• What you have to do:
Transcribe the records that follow. Keep every word exactly, and drop the pictures.

• Given records:

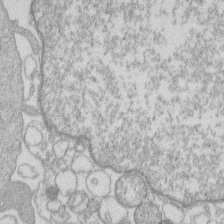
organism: Human
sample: Macrophage cells
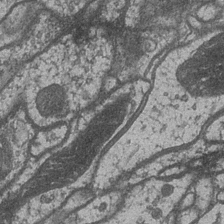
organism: Drosophila
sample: Optic medulla
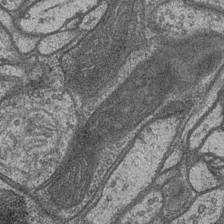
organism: Drosophila
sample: Optic medulla
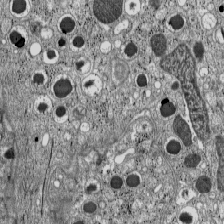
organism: C57BL Mouse
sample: Pancreatic islet
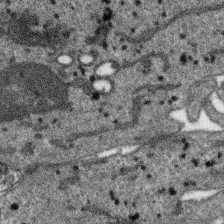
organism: Human
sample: Lung epithelial cells infected with SARS-CoV-2
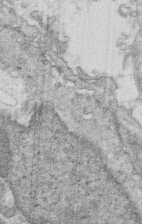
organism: Mouse
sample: Multiciliated cells
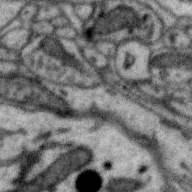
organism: Zebra finch
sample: Brain
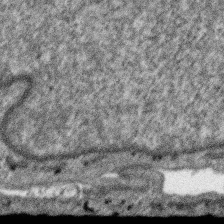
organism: Human
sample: Lung epithelial cells infected with SARS-CoV-2
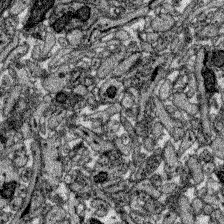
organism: Zebrafish
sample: Larval olfactory bulb
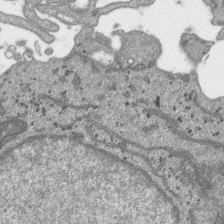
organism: Human
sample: Lung epithelial cells infected with SARS-CoV-2
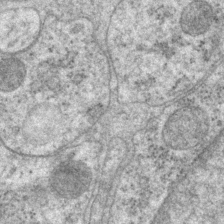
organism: P. pacificus
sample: Pharynx
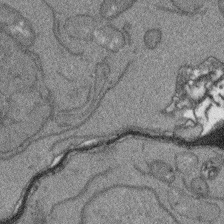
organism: Arabidopsis thaliana
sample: Root tip
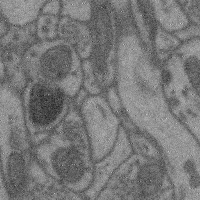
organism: Mouse
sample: Cerebral cortex
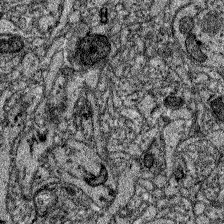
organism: Zebrafish
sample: Larval olfactory bulb
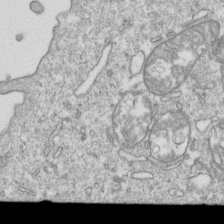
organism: Mouse
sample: Activated OT-1 CD8+ T cells
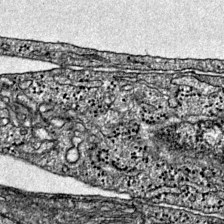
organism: Mouse
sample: Primary visual cortex
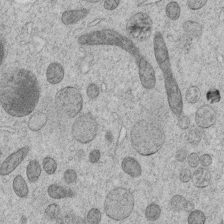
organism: C. elegans
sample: C. elegans embryo early stage
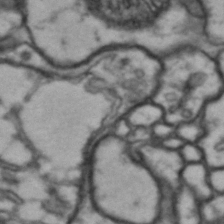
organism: Drosophila
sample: Brain
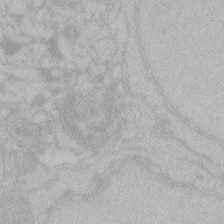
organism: Zebrafish
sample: Macrophage infected with Toxoplasma gondii
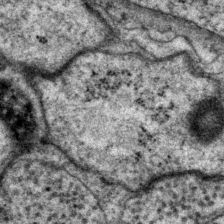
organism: P. pacificus
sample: Pharynx
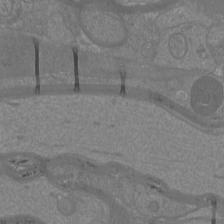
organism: Mouse
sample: Cortical neurons
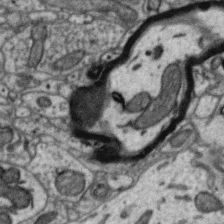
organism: Zebra finch
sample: Brain
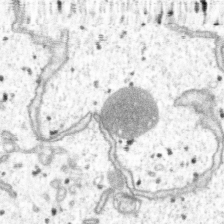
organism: Human
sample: HeLa cells
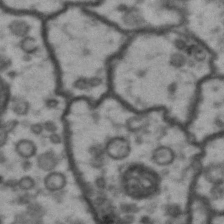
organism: Drosophila
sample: Brain
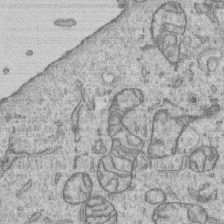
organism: Human
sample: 1205lu cells
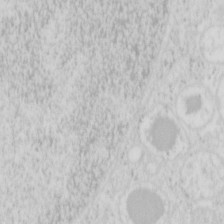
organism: Mouse
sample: Pancreas
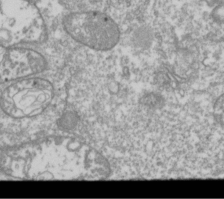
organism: Drosophila
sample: Cell division; meiosis; drosophila spermatocytes
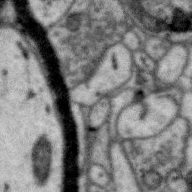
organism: Zebra finch
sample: Brain
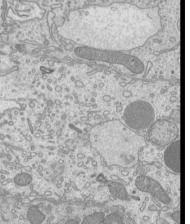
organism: Mouse
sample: Cilia; mouse epididymis
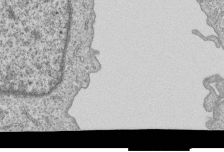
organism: Human
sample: MDA-MB-231 cells
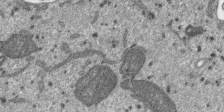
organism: Human
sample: Lung epithelial cells infected with SARS-CoV-2
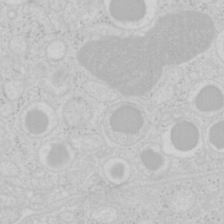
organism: Mouse
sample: Pancreas
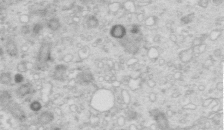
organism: Mouse
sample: Multiciliated cells
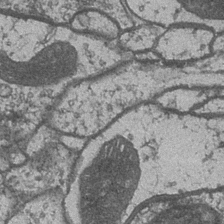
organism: Drosophila
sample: Optic medulla
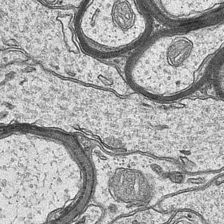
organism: Mouse
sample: CA1 Hippocampus
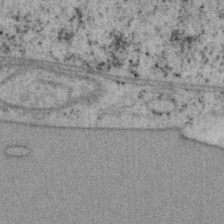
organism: Human
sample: HeLa cells
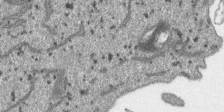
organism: Human
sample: Lung epithelial cells infected with SARS-CoV-2
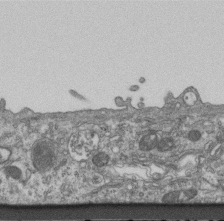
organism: Mouse
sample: Centriole in ependymal cells
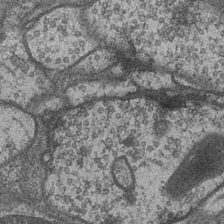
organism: Drosophila
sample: Optic medulla
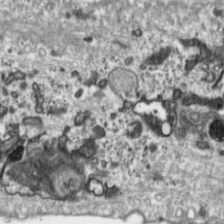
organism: Toxoplasma gondii
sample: Parasites in a vacuole inside a host cell
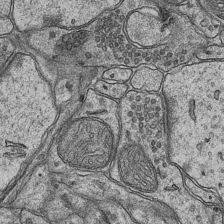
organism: Mouse
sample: CA1 Hippocampus
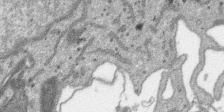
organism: Human
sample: Lung epithelial cells infected with SARS-CoV-2
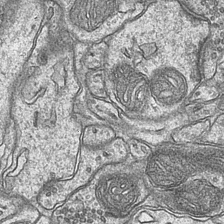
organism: Mouse
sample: CA1 Hippocampus
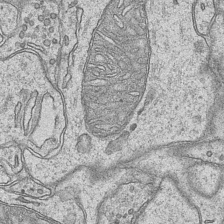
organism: Mouse
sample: CA1 Hippocampus
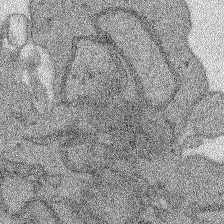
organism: Human
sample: HeLa cells
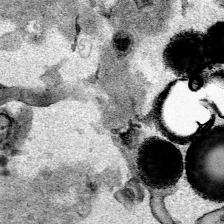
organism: Mouse
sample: Cancer cell death in ED-1 cells
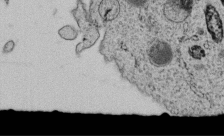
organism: C. elegans
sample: C. elegans embryo early stage
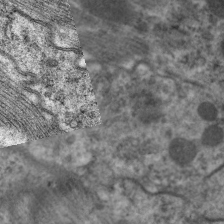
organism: C. elegans
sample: Pharynx
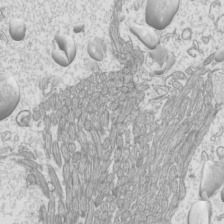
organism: Mouse
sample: Cilia; mouse epididymis
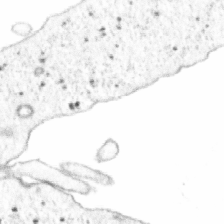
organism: Human
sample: HeLa cells
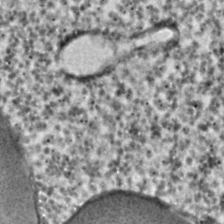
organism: C. elegans
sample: C. elegans embryo
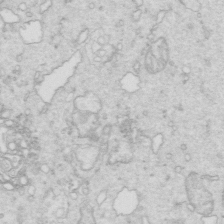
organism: Mouse
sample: Multiciliated cells
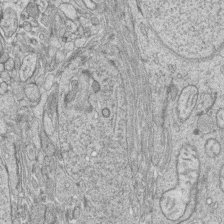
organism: Zebrafish
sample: synaptic ribbons in rod cells and cone cells
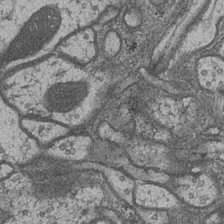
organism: Drosophila
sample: Optic medulla
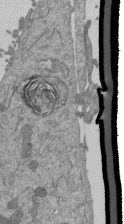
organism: Mouse
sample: ED-1 cell nuclei; centrioles
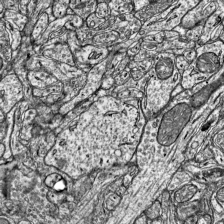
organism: Mouse
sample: Visual Cortex
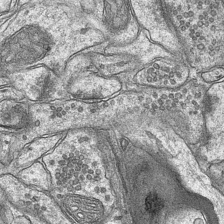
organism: Mouse
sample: CA1 Hippocampus
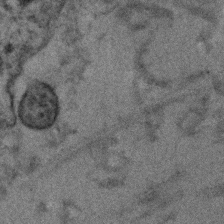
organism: Human
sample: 1205lu cells
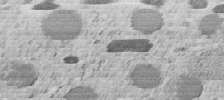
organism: C. elegans
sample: C. elegans embryo early stage
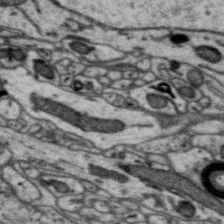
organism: Zebra finch
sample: Brain
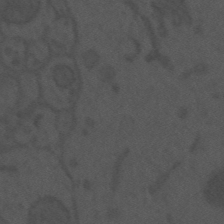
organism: Mouse
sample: Suprachiasmatic nucleus
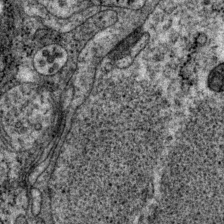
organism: P. pacificus
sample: Pharynx
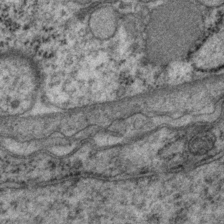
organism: P. pacificus
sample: Pharynx
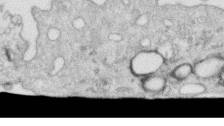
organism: Human
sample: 1205lu cells
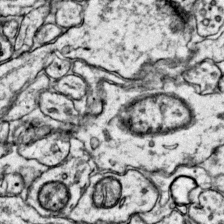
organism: Mouse
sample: Primary visual cortex
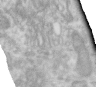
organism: Human
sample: Centriole in RPE cells
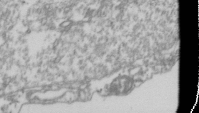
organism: Drosophila
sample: Cell division; meiosis; drosophila spermatocytes
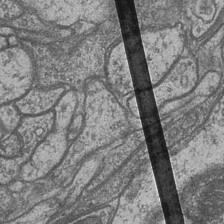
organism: Drosophila
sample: Optic medulla
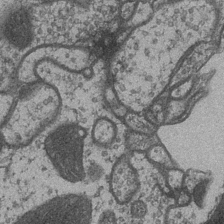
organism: Drosophila
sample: Optic medulla
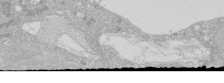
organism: Human
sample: Caco-2 cells
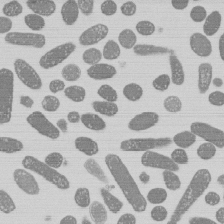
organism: E. coli
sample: Bacterial nucleoid
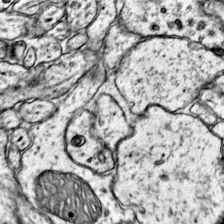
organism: Mouse
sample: Primary visual cortex
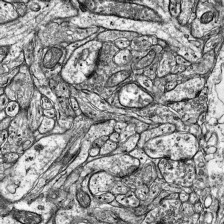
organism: Mouse
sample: Visual Cortex
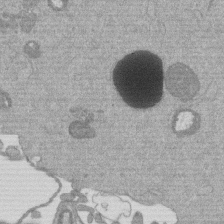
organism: Mouse
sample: Dividing mouse embryo 1 cell stage
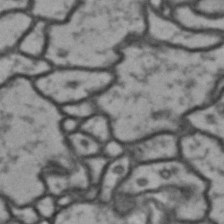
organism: Drosophila
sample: Brain
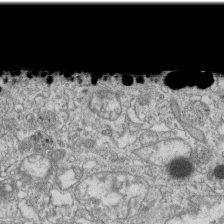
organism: Human
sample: HeLa cell HIV synapse
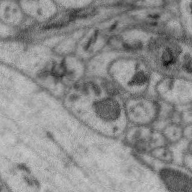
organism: Zebra finch
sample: Brain
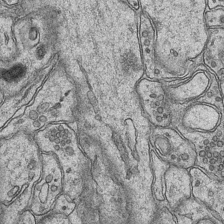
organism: Mouse
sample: CA1 Hippocampus
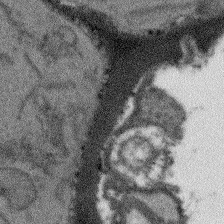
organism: Arabidopsis thaliana
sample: Root tip
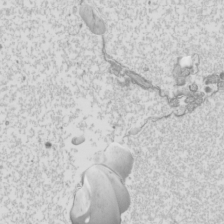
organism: Mouse
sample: Cilia; mouse epididymis
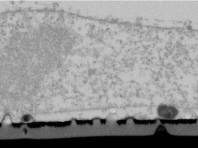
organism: Human
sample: U2-OS cells
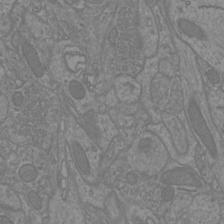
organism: Mouse
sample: Cortical neurons
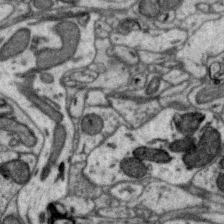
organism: Zebra finch
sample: Brain
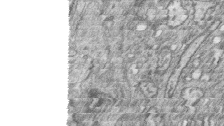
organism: Zebrafish
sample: synaptic ribbons in rod cells and cone cells
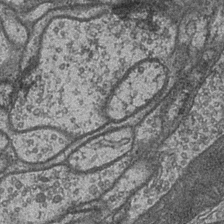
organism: Drosophila
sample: Optic medulla
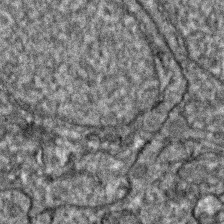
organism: Zebrafish
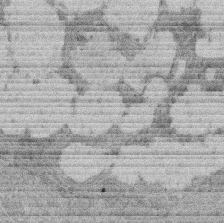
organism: Rat
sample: Salivary granule
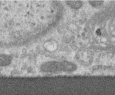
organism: Human
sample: Centriole in RPE cells
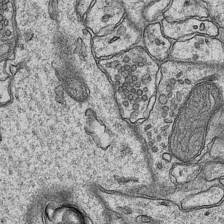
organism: Mouse
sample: CA1 Hippocampus
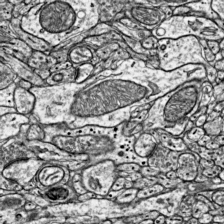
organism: Mouse
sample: Visual Cortex
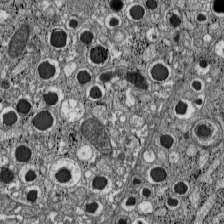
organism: C57BL Mouse
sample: Pancreatic islet
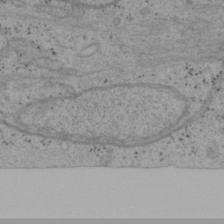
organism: Human
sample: HeLa cells
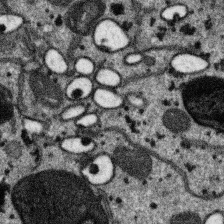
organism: Human
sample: Lung epithelial cells infected with SARS-CoV-2
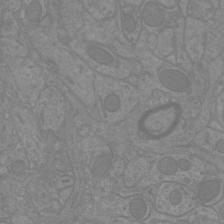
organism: Mouse
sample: Cortical neurons
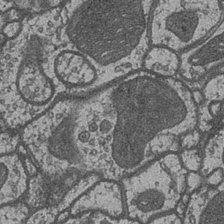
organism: Drosophila
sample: Optic medulla
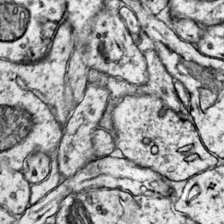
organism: Mouse
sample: Primary visual cortex
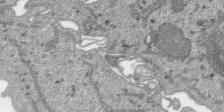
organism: Human
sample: Lung epithelial cells infected with SARS-CoV-2
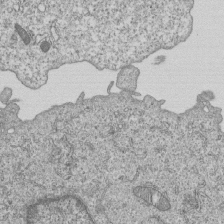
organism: Human
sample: MDA-MB-231 cells
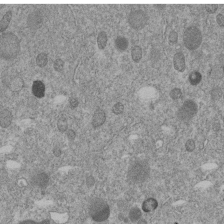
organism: C. elegans
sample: C. elegans embryo early stage
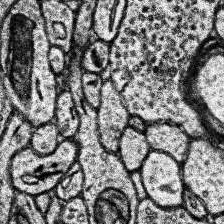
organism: Human
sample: Temporal Lobe
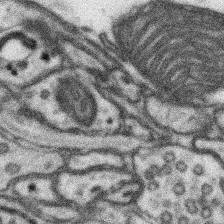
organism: Mouse
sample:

• Exercise output:
organism: Human
sample: Macrophage cells
organism: Drosophila
sample: Optic medulla
organism: Drosophila
sample: Optic medulla
organism: C57BL Mouse
sample: Pancreatic islet
organism: Human
sample: Lung epithelial cells infected with SARS-CoV-2
organism: Mouse
sample: Multiciliated cells
organism: Zebra finch
sample: Brain
organism: Human
sample: Lung epithelial cells infected with SARS-CoV-2
organism: Zebrafish
sample: Larval olfactory bulb
organism: Human
sample: Lung epithelial cells infected with SARS-CoV-2
organism: P. pacificus
sample: Pharynx
organism: Arabidopsis thaliana
sample: Root tip
organism: Mouse
sample: Cerebral cortex
organism: Zebrafish
sample: Larval olfactory bulb
organism: Mouse
sample: Activated OT-1 CD8+ T cells
organism: Mouse
sample: Primary visual cortex
organism: C. elegans
sample: C. elegans embryo early stage
organism: Drosophila
sample: Brain
organism: Zebrafish
sample: Macrophage infected with Toxoplasma gondii
organism: P. pacificus
sample: Pharynx
organism: Mouse
sample: Cortical neurons
organism: Zebra finch
sample: Brain
organism: Human
sample: HeLa cells
organism: Drosophila
sample: Brain
organism: Human
sample: 1205lu cells
organism: Mouse
sample: Pancreas
organism: Drosophila
sample: Cell division; meiosis; drosophila spermatocytes
organism: Zebra finch
sample: Brain
organism: Mouse
sample: Cilia; mouse epididymis
organism: Human
sample: MDA-MB-231 cells
organism: Human
sample: Lung epithelial cells infected with SARS-CoV-2
organism: Mouse
sample: Pancreas
organism: Mouse
sample: Multiciliated cells
organism: Drosophila
sample: Optic medulla
organism: Mouse
sample: CA1 Hippocampus
organism: Human
sample: HeLa cells
organism: Human
sample: Lung epithelial cells infected with SARS-CoV-2
organism: Mouse
sample: Centriole in ependymal cells
organism: Drosophila
sample: Optic medulla
organism: Toxoplasma gondii
sample: Parasites in a vacuole inside a host cell
organism: Mouse
sample: CA1 Hippocampus
organism: Human
sample: Lung epithelial cells infected with SARS-CoV-2
organism: Mouse
sample: CA1 Hippocampus
organism: Mouse
sample: CA1 Hippocampus
organism: Human
sample: HeLa cells
organism: Mouse
sample: Cancer cell death in ED-1 cells
organism: C. elegans
sample: C. elegans embryo early stage
organism: C. elegans
sample: Pharynx
organism: Mouse
sample: Cilia; mouse epididymis
organism: Human
sample: HeLa cells
organism: C. elegans
sample: C. elegans embryo
organism: Mouse
sample: Multiciliated cells
organism: Zebrafish
sample: synaptic ribbons in rod cells and cone cells
organism: Drosophila
sample: Optic medulla
organism: Mouse
sample: ED-1 cell nuclei; centrioles
organism: Mouse
sample: Visual Cortex
organism: Mouse
sample: CA1 Hippocampus
organism: Human
sample: 1205lu cells
organism: C. elegans
sample: C. elegans embryo early stage
organism: Zebra finch
sample: Brain
organism: Mouse
sample: Suprachiasmatic nucleus
organism: P. pacificus
sample: Pharynx
organism: P. pacificus
sample: Pharynx
organism: Human
sample: 1205lu cells
organism: Mouse
sample: Primary visual cortex
organism: Human
sample: Centriole in RPE cells
organism: Drosophila
sample: Cell division; meiosis; drosophila spermatocytes
organism: Drosophila
sample: Optic medulla
organism: Drosophila
sample: Optic medulla
organism: Human
sample: Caco-2 cells
organism: E. coli
sample: Bacterial nucleoid
organism: Mouse
sample: Primary visual cortex
organism: Mouse
sample: Visual Cortex
organism: Mouse
sample: Dividing mouse embryo 1 cell stage
organism: Drosophila
sample: Brain
organism: Human
sample: HeLa cell HIV synapse
organism: Zebra finch
sample: Brain
organism: Mouse
sample: CA1 Hippocampus
organism: Arabidopsis thaliana
sample: Root tip
organism: Mouse
sample: Cilia; mouse epididymis
organism: Human
sample: U2-OS cells
organism: Mouse
sample: Cortical neurons
organism: Zebra finch
sample: Brain
organism: Zebrafish
sample: synaptic ribbons in rod cells and cone cells
organism: Drosophila
sample: Optic medulla
organism: Zebrafish
organism: Rat
sample: Salivary granule
organism: Human
sample: Centriole in RPE cells
organism: Mouse
sample: CA1 Hippocampus
organism: Mouse
sample: Visual Cortex
organism: C57BL Mouse
sample: Pancreatic islet
organism: Human
sample: HeLa cells
organism: Human
sample: Lung epithelial cells infected with SARS-CoV-2
organism: Mouse
sample: Cortical neurons
organism: Drosophila
sample: Optic medulla
organism: Mouse
sample: Primary visual cortex
organism: Human
sample: Lung epithelial cells infected with SARS-CoV-2
organism: Human
sample: MDA-MB-231 cells
organism: C. elegans
sample: C. elegans embryo early stage
organism: Human
sample: Temporal Lobe
organism: Mouse
sample:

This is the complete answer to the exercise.